Exercise description: Retype the data below exactly; skip every image.

Data records:
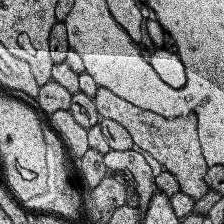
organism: Human
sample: Temporal Lobe
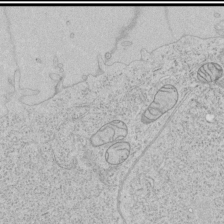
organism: Human
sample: Mitochondria in HCT116 cells
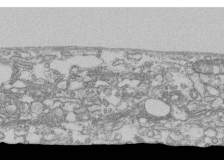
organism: Human
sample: Fibroblast cells
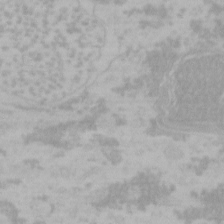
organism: Mouse
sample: Choroid plexus
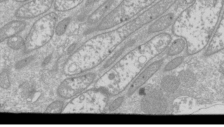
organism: Drosophila
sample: Cell division; meiosis; drosophila spermatocytes
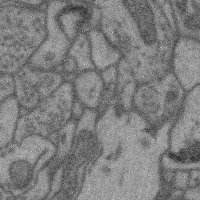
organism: Mouse
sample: Cerebral cortex
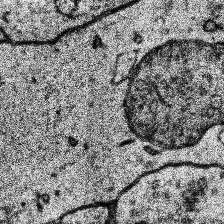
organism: Human
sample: Temporal Lobe
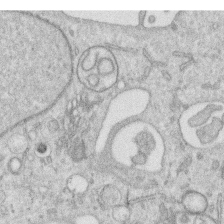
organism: Human
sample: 1205lu cells
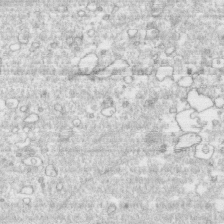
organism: Human
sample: CRL-1474
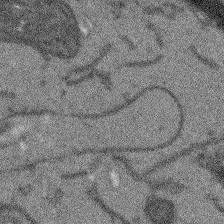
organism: Arabidopsis thaliana
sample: Root tip
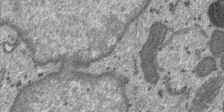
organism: Human
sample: Lung epithelial cells infected with SARS-CoV-2
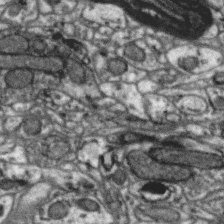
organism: Zebra finch
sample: Brain
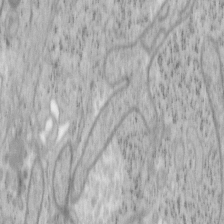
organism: Human
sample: HeLa cells
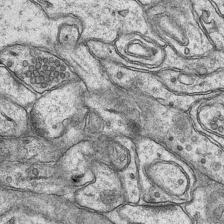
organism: Mouse
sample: CA1 Hippocampus
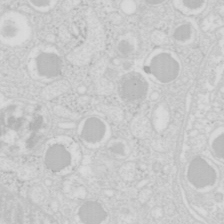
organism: Mouse
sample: Pancreas
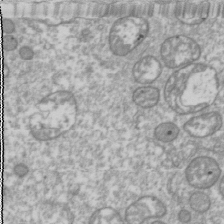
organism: Drosophila
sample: Cell division; meiosis; drosophila spermatocytes
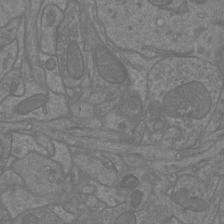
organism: Mouse
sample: Cortical neurons
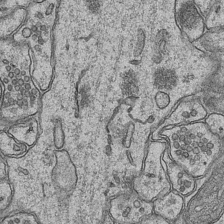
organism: Mouse
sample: CA1 Hippocampus
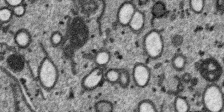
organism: Human
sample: Lung epithelial cells infected with SARS-CoV-2
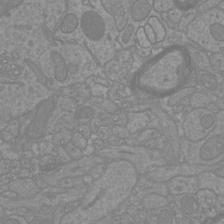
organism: Mouse
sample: Cortical neurons
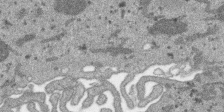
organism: Human
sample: Lung epithelial cells infected with SARS-CoV-2
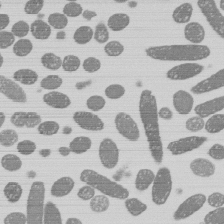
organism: E. coli
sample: Bacterial nucleoid
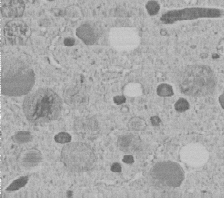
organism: C. elegans
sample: C. elegans embryo early stage
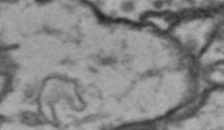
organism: Drosophila
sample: Brain
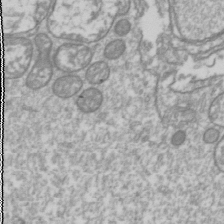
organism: Drosophila
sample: Cell division; meiosis; drosophila spermatocytes
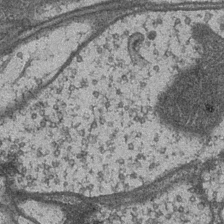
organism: Drosophila
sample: Optic medulla
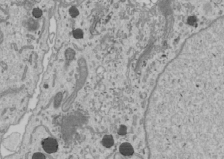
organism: Human
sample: Mitochondria in U2OS cells
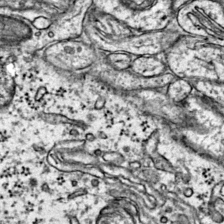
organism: Mouse
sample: Primary visual cortex
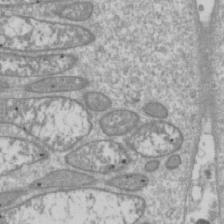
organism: Drosophila
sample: Cell division; meiosis; drosophila spermatocytes
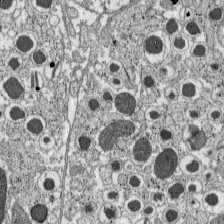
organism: C57BL Mouse
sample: Pancreatic islet

Answer space:
organism: Human
sample: Temporal Lobe
organism: Human
sample: Mitochondria in HCT116 cells
organism: Human
sample: Fibroblast cells
organism: Mouse
sample: Choroid plexus
organism: Drosophila
sample: Cell division; meiosis; drosophila spermatocytes
organism: Mouse
sample: Cerebral cortex
organism: Human
sample: Temporal Lobe
organism: Human
sample: 1205lu cells
organism: Human
sample: CRL-1474
organism: Arabidopsis thaliana
sample: Root tip
organism: Human
sample: Lung epithelial cells infected with SARS-CoV-2
organism: Zebra finch
sample: Brain
organism: Human
sample: HeLa cells
organism: Mouse
sample: CA1 Hippocampus
organism: Mouse
sample: Pancreas
organism: Drosophila
sample: Cell division; meiosis; drosophila spermatocytes
organism: Mouse
sample: Cortical neurons
organism: Mouse
sample: CA1 Hippocampus
organism: Human
sample: Lung epithelial cells infected with SARS-CoV-2
organism: Mouse
sample: Cortical neurons
organism: Human
sample: Lung epithelial cells infected with SARS-CoV-2
organism: E. coli
sample: Bacterial nucleoid
organism: C. elegans
sample: C. elegans embryo early stage
organism: Drosophila
sample: Brain
organism: Drosophila
sample: Cell division; meiosis; drosophila spermatocytes
organism: Drosophila
sample: Optic medulla
organism: Human
sample: Mitochondria in U2OS cells
organism: Mouse
sample: Primary visual cortex
organism: Drosophila
sample: Cell division; meiosis; drosophila spermatocytes
organism: C57BL Mouse
sample: Pancreatic islet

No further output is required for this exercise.